A37: xDS Aggregate and Logical DNS Clusters

Author(s): Mark D. Roth (roth@google.com)
Approver: ejona86
Status: Implemented
Implemented in: C-core, Java
Last updated: 2021-05-06
Discussion at: https://groups.google.com/g/grpc-io/c/bZ7wLIdNCVY

Abstract

gRPC will add support for the xDS aggregate cluster extension and logical DNS cluster type. These two features, in combination, will allow configuring a fallback from EDS to DNS for a given cluster, which may ease transition to xDS in some environments.

Background

Currently, gRPC supports only the EDS cluster type. However, in some environments, endpoint discovery is instead done via DNS. It is desirable to be able to support such environments, and it is desirable to allow them to migrate from DNS to EDS in a way that allows them to fall back to DNS if the new EDS service fails.

It should be noted that the intended xDS aggregate cluster behavior has recently been fleshed out, and Envoy's implementation of this behavior will be changing to meet the new spec. gRPC's implementation will meet this new spec from the start. For details, see envoyproxy/envoy#13134.

Related Proposals:

This proposal builds on the earlier xDS work described in the following proposals:

A27: xDS-Based Global Load Balancing
A32: xDS Circuit Breaking

Proposal

The load balancing policy hierarchy in gRPC has been undergoing changes recently, especially in the xDS area. In particular, prior to this design, we refactored the original xds LB policy into four distinct policies: eds_experimental, priority_experimental, weighted_target_experimental, and lrs_experimental.

As part of this design, we are making further changes, splitting the eds_experimental policy into two new policies, xds_cluster_resolver_experimental and xds_cluster_impl_experimental. The new LB policy tree is shown in the following diagram.

Link to SVG file

XdsClient ClusterWatcher Changes

New fields will be added to the data structure reported to the ClusterWatcher to represent logical DNS and aggregate clusters. Specifically:

cluster type (EDS, logical DNS, or aggregate)
for logical DNS clusters, the DNS name to resolve (in "host:port" form)
- Using the Cluster proto field load_assignment.endpoints[0].lb_endpoints[0].endpoint.address.socket_address, the host is the address field and the port is the port_value field.
for aggregate clusters, a prioritized list of underlying cluster names
- When the Cluster proto field cluster_type.typed_config is parsed as a message of type type.googleapis.com/envoy.extensions.clusters.aggregate.v3.ClusterConfig, this list is the clusters field of that message.

The existing field for the EDS service name will be used only when the cluster type is EDS.

The existing field for the LRS load reporting server name will not be used in clusters that are pointed to by an aggregate cluster.

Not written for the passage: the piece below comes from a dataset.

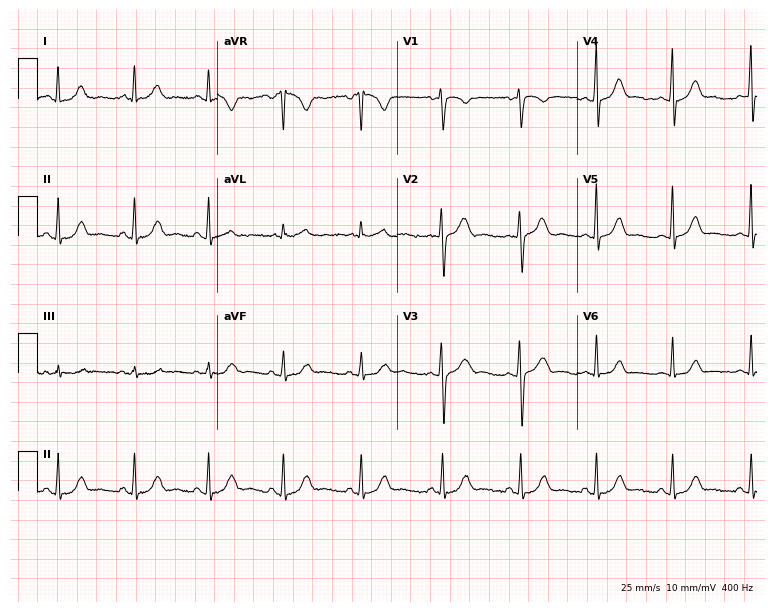
12-lead ECG from a 38-year-old female. Recorded interpretation: within normal limits.

CDS LB Policy Support for Aggregate and Logical DNS Clusters

When the XdsClient informs a CDS policy that the cluster is an aggregate cluster, the CDS policy must start watches for the underlying clusters as well, so that it knows what mechanisms will need to be used for endpoint discovery. Note that it is possible for an aggregate cluster to point to another aggregate cluster, so this process may be recursive; the CDS policy should create all necessary cluster watchers to ensure that it has all of the necessary data.

For example:

CDS policy is created for cluster A and starts CDS watch for cluster A.
CDS watch for A indicates that it is an aggregate cluster pointing to clusters B and C.
CDS policy starts CDS watches for B and C.
CDS watch for B indicates that it is an EDS cluster.
CDS watch for C indicates that it is an aggregate cluster pointing to clusters D and E.
CDS policy starts CDS watches for D and E.
CDS watch for D indicates that it is an EDS cluster.
CDS watch for E indicates that it is a logical DNS cluster.
CDS policy will therefore use the following discovery mechanisms, in order: [EDS for B, EDS for D, logical DNS for E].

Each underlying cluster will have an associated discovery mechanism. The ordered list of discovery mechanisms will be passed down in the config for the new xds_cluster_resolver_experimental policy, which is the child of the CDS policy. If an underlying cluster appears more than once in the list of clusters, only one discovery mechanism entry should be created for it, in the earliest position in the list in which it is seen.

Note that if a cluster is used both by itself and via an aggregate cluster, the XdsClient will have two CDS watchers for the cluster from two different CDS policies. However, this should not change the communication between the xDS client and xDS server, because duplicate watchers for the same resource will still yield only one subscription on the ADS stream. When the xDS server sends an update for that resource, the XdsClient should notify both watchers.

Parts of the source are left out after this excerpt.